■ EXERCISE DESCRIPTION
What should come back is the data below, word for word, minus any picture.

■ PROVIDED RECORDS
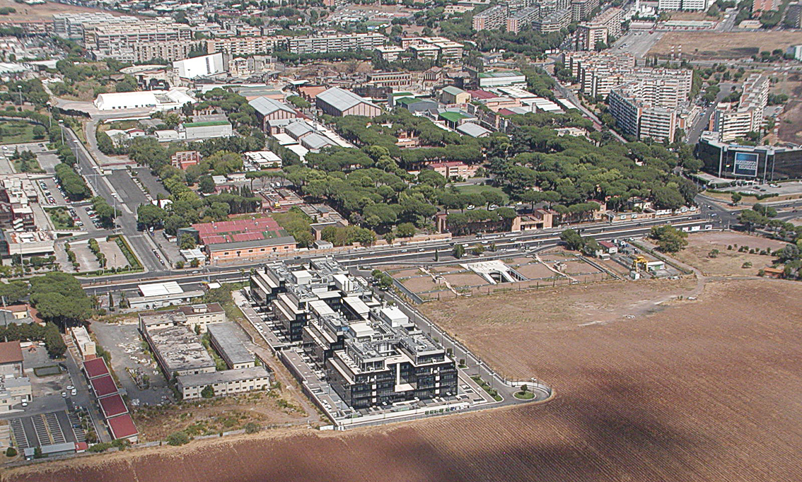 Cinecittà, Roma
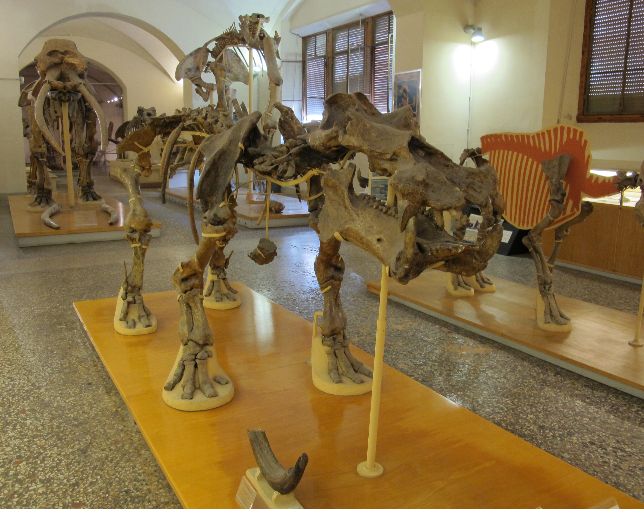 Museo di paleologia, scheletro di hippopotamus antiquus, recuperato presso figline valdarno
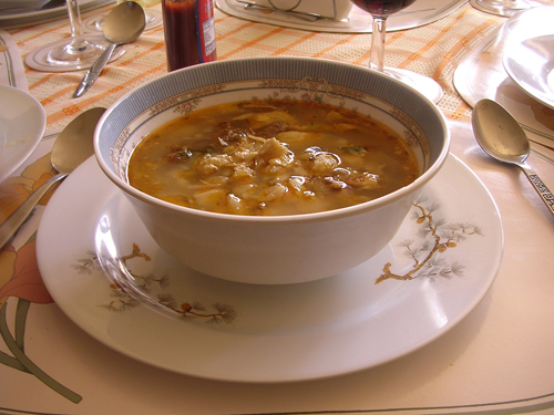 Plato de calapurca, servido en la mesa de una familia iquiqueña, en Chile.
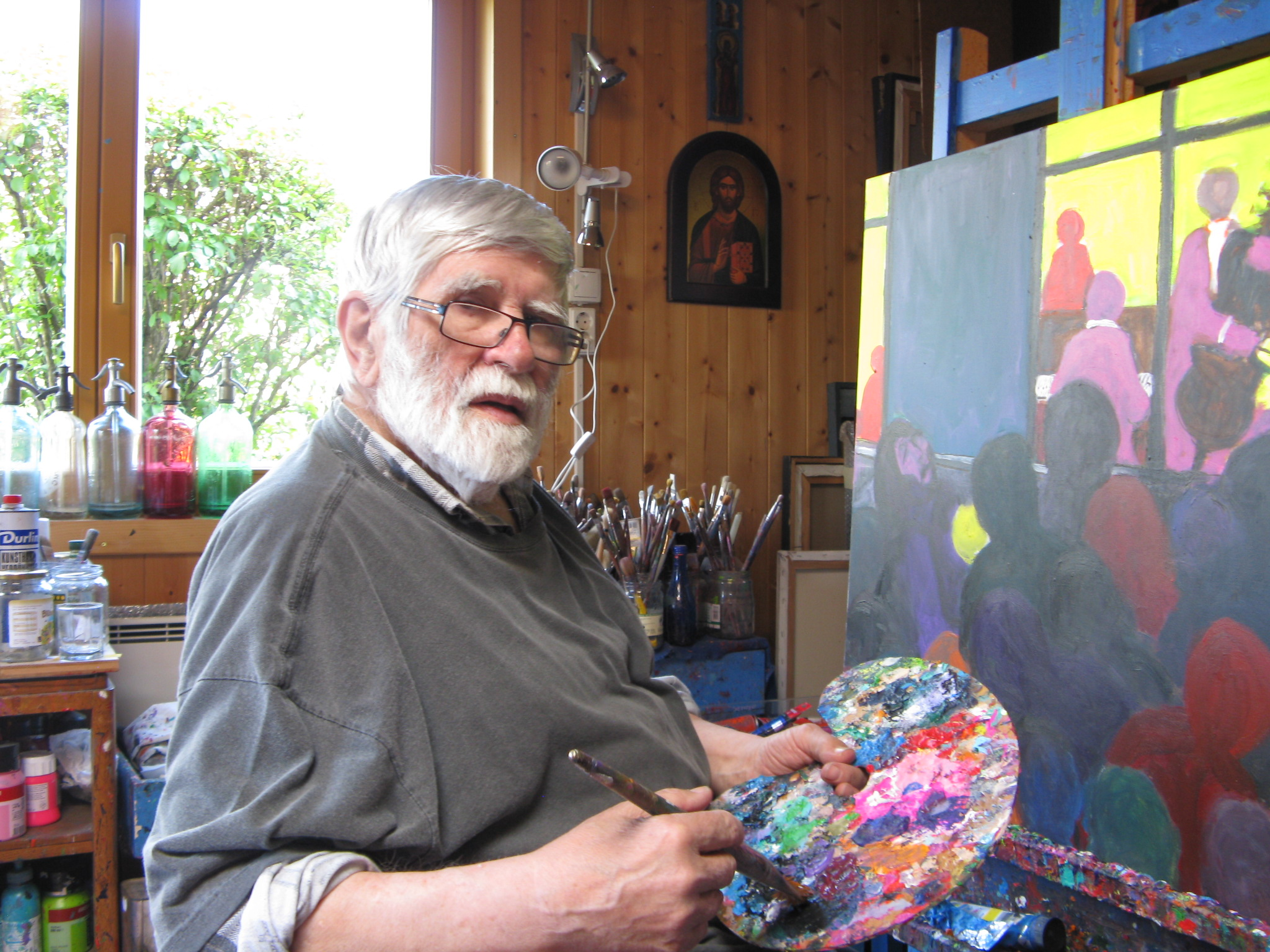 Prof. Robert Hammerstiel, österreichischer Maler, in seinem Atelier in Potschach (Ternitz)
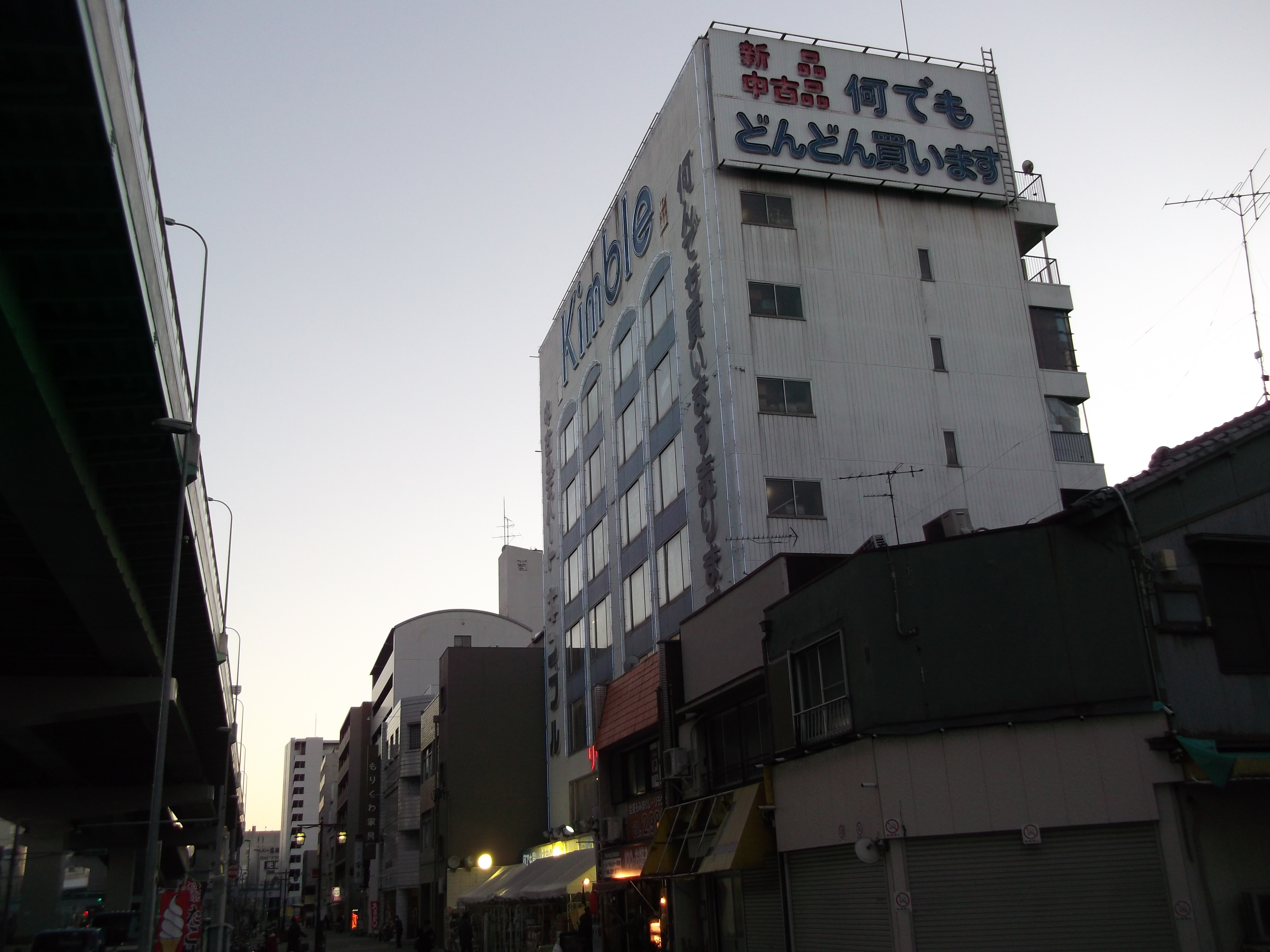 名古屋市西区新道にあるキンブル市内店を北東側から写す

■ TASK OUTPUT
 Cinecittà, Roma
 Museo di paleologia, scheletro di hippopotamus antiquus, recuperato presso figline valdarno
 Plato de calapurca, servido en la mesa de una familia iquiqueña, en Chile.
 Prof. Robert Hammerstiel, österreichischer Maler, in seinem Atelier in Potschach (Ternitz)
 名古屋市西区新道にあるキンブル市内店を北東側から写す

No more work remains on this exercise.